“More Mentally Ill Persons Are in Jails and Prisons Than Hospitals” is the title of a survey that was published in the USA in 2010. It states that America’s jails and prisons have become its new mental hospitals, housing 3 times more seriously ill patients (3 million) than hospitals.
Almost 1 in 4 of inmates live with serious mental illness and their conditions are often under-treated or not treated at all. Harsh conditions, isolation and noise can “push them over the edge” into acute psychosis. An estimated 70,000 prisoners suffer from psychosis on any given day. Many of the sickest patients are not able to make any sense of orders screamed out at them. Here is a video that shows how inhuman the treatment of these inmates is. It is difficult to watch and I would not recommend it if you have the slightest worry of it potentially traumatising you.
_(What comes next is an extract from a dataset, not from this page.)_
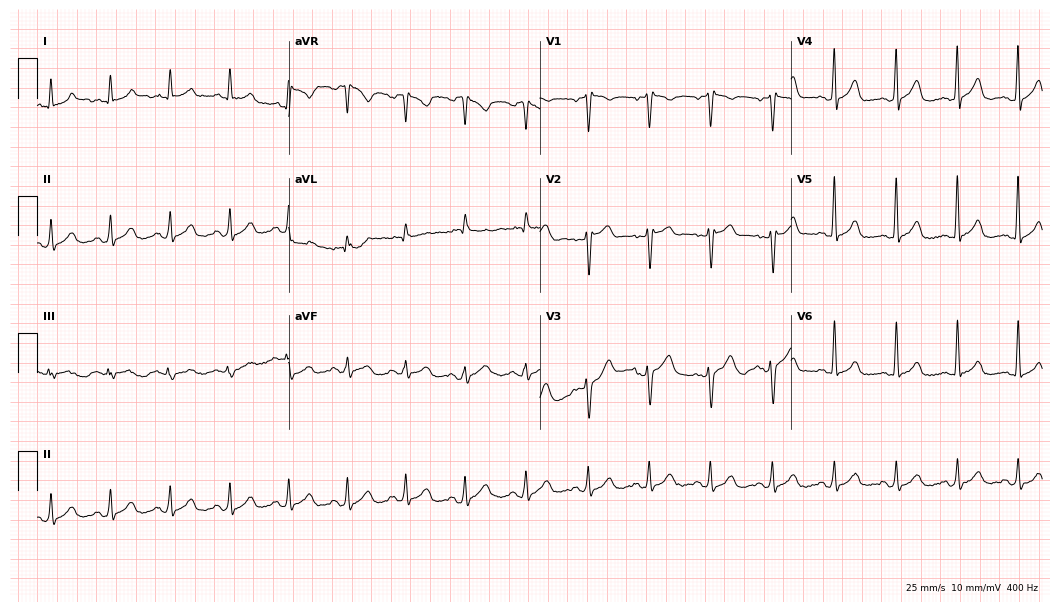
ECG — a male, 49 years old. Labelled as a normal ECG.

A sheriff in 1973 said, “a good deal of mental illness is now being interpreted as criminality.” That seems to be the case even today, more than 4 decades later.
7 out of 10 youths in the juvenile justice system also experience mental health disorders, with 2 out of 10 experiencing disorders so severe that their ability to function is significantly impaired.
“The bedlam which ensued each time I walked out into one of those units, the number of people who were screaming, who were begging for help, for attention, the number of people who appeared to be disturbed, the existence, again, of people who were smeared with faeces, the intensity of the noise as people began to shout and ask, ‘Please come over here. Please talk to me. Please help me.’ It was shattering. And as I discussed this atmosphere with the people who worked here, I was told that this was an everyday occurrence, that there was nothing at all unusual about what I was seeing.” (Dr. Craig Haney, quoted in Elsner, Alan (2006). Gates of Injustice: The Crisis in America’s Prisons)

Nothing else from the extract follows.